Русская эмиграция состоит из нескольких больших групп. Самая объемистая — сменовеховцы. К этим последним принадлежит и Ал. Толстой*, собирающийся въехать в Россию… «на полном собрании своих сочинений».
К другой группе принадлежит Иг. Северянин*, воспевающий не то белоголовку, не то красноголовку, но вообще нечто водочное. Несмотря на то, что вся заваруха в России — по словам Северянина — началась едва ли не по вине Маяковского и Д. Бурлюка*, он, увидав Маяковского, пытался броситься ему в объятия и убеждал последнего помочь ему вернуться в Россию…
Третья группа — и в том числе известный теоретик лингвокритической школы В. Шкловский*, убежавший из России, с огромной болью переживает разлуку с ней и мечтает вернуться в ее лоно какой угодно ценой.
Самая злобная группа, это те, кто первые годы революции прожил в России, а теперь черносотенствует за границей и вешает на шею советской власти всех собак.
А. Белый*…жалуется на перенесенные им в России неудобства и недоедание, как будто Советская Россия специально устраивала неудобства для А. Белого! На одном из собраний в Доме искусств он, председательствуя, не дал говорить Маяковскому в тот момент, когда какой-то хулиган оскорбил русского художника. Белый дипломатично заявил, что он ничего не слышал. Маяковский и за ним почти вся аудитория ушли.
Белые, продержавшись у власти четыре часа, на пятый час сдали позиции сменовеховцам.

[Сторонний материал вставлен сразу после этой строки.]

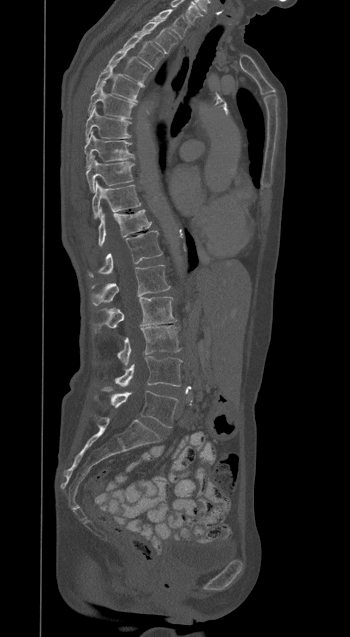 Spine CT. sagittal view. 350x637 px. image width 350 mm

Each vertebra maps to its box as [x1, y1, x2, y2], the pixel coordinates of its top-left and bottom-right corners.
{"vertebrae":{"T1":[152,9,189,38],"T2":[136,21,177,53],"T3":[122,35,164,69],"T4":[107,49,150,83],"T5":[95,66,144,102],"T6":[88,85,135,118],"T7":[85,107,131,140],"T8":[84,131,133,167],"T9":[86,155,133,191],"T10":[92,181,140,218],"T11":[98,209,151,246],"T12":[89,231,162,277],"L1":[91,265,170,305],"L2":[92,297,176,332],"L3":[117,326,180,365],"L4":[115,356,181,386],"L5":[110,391,177,427]}}

Художественные дела оказались настолько плохи, что «в рассуждении чего-бы покушать», Маяковский не нашел там ничего хорошего. Картинки и бюсты, конечно, есть, но той руководящей и той двигательной силы, которая ранее шла к нам из Европы — это относится и к Парижу, — уже нет.
В живописи главное место занимает в Берлине экспрессионизм, но при ближайшем рассмотрении знаменитейшими художниками его в Германии оказались… русские — Шагал* и Кандинский*. Единственный талантливый немец — Дикс*.
Замечательное явление — Георг Гросс*, впитавший в себя все социальные предпосылки Германии.
В литературе выделяются две группы: 1) революционно-мистическая, приближающаяся к А. В. Луначарскому (Кайзер, Толлер*), и группа пролетарских писателей, не имеющих еще издателей: Гаспар.
Театров интересных в Берлине нет. Изобретательность режиссеров направлена в сторону ревю и обозрений: последние поражают безвкусной роскошью.